Es sei schwierig, die Krise zu verstehen, sagte Schwab. Es gebe nicht nur die Subprime- und die Finanzkrise, sondern mehrere Krisen gleichzeitig. «Wir haben auch eine zyklische Krise.» Auch ohne Immobilien- und Finanzkrise hätte es einen Abschwung der Weltwirtschaft gegeben.
An der 39. Ausgabe des WEF vom 28. Januar bis 1. Februar werden insgesamt über 2500 Teilnehmer aus fast 100 Ländern erwartet. Mit dabei sind etwa der britische Premierminister Gorden Brown, die deutsche Bundeskanzlerin Angela Merkel, der israelische Präsident Shimon Peres, Russlands Ministerpräsident Wladimir Putin sowie der ukrainische Präsident Viktor Juschtschenko.

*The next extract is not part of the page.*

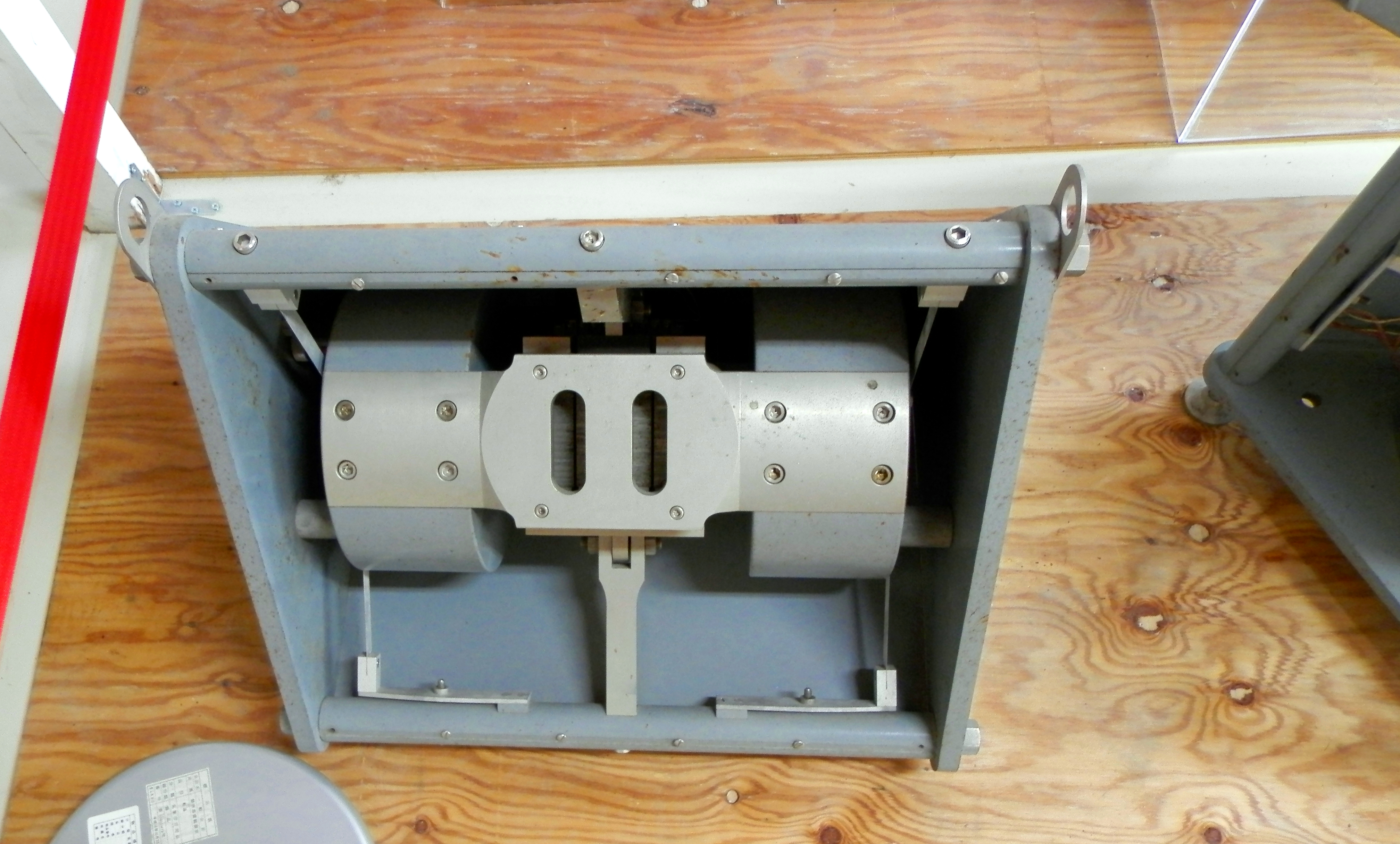 ベニオフ式短周期地震計、松代地震観測所資料室展示品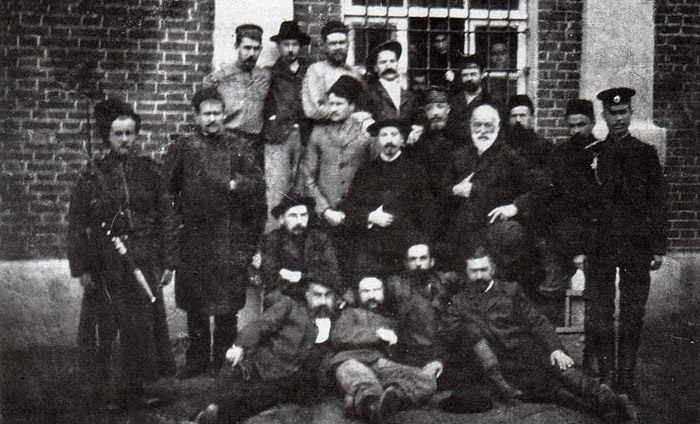 В результате вооруженного восстания в 1905-1906 гг в Сочи в течение краткого периода была Сочинская республика. На снимке участники вооруженного восстания у здания тюрьмы, Сочи,1906 год

Daneben werden bekannte Persönlichkeiten wie der frühere US-Präsident Bill Clinton und dessen ehemaliger Vize Al Gore, der einstige britische Premierminister Tony Blair, UNO-Generalsekretär Ban Ki-Moon oder der norwegische Kronprinz Haakon erwartet. Die Schweizer Landesregierung wird durch Bundespräsident Hans-Rudolf Merz, die Bundesrätinnen Doris Leuthard und Micheline Calmy-Rey sowie Verkehrsminister Moritz Leuenberger vertreten.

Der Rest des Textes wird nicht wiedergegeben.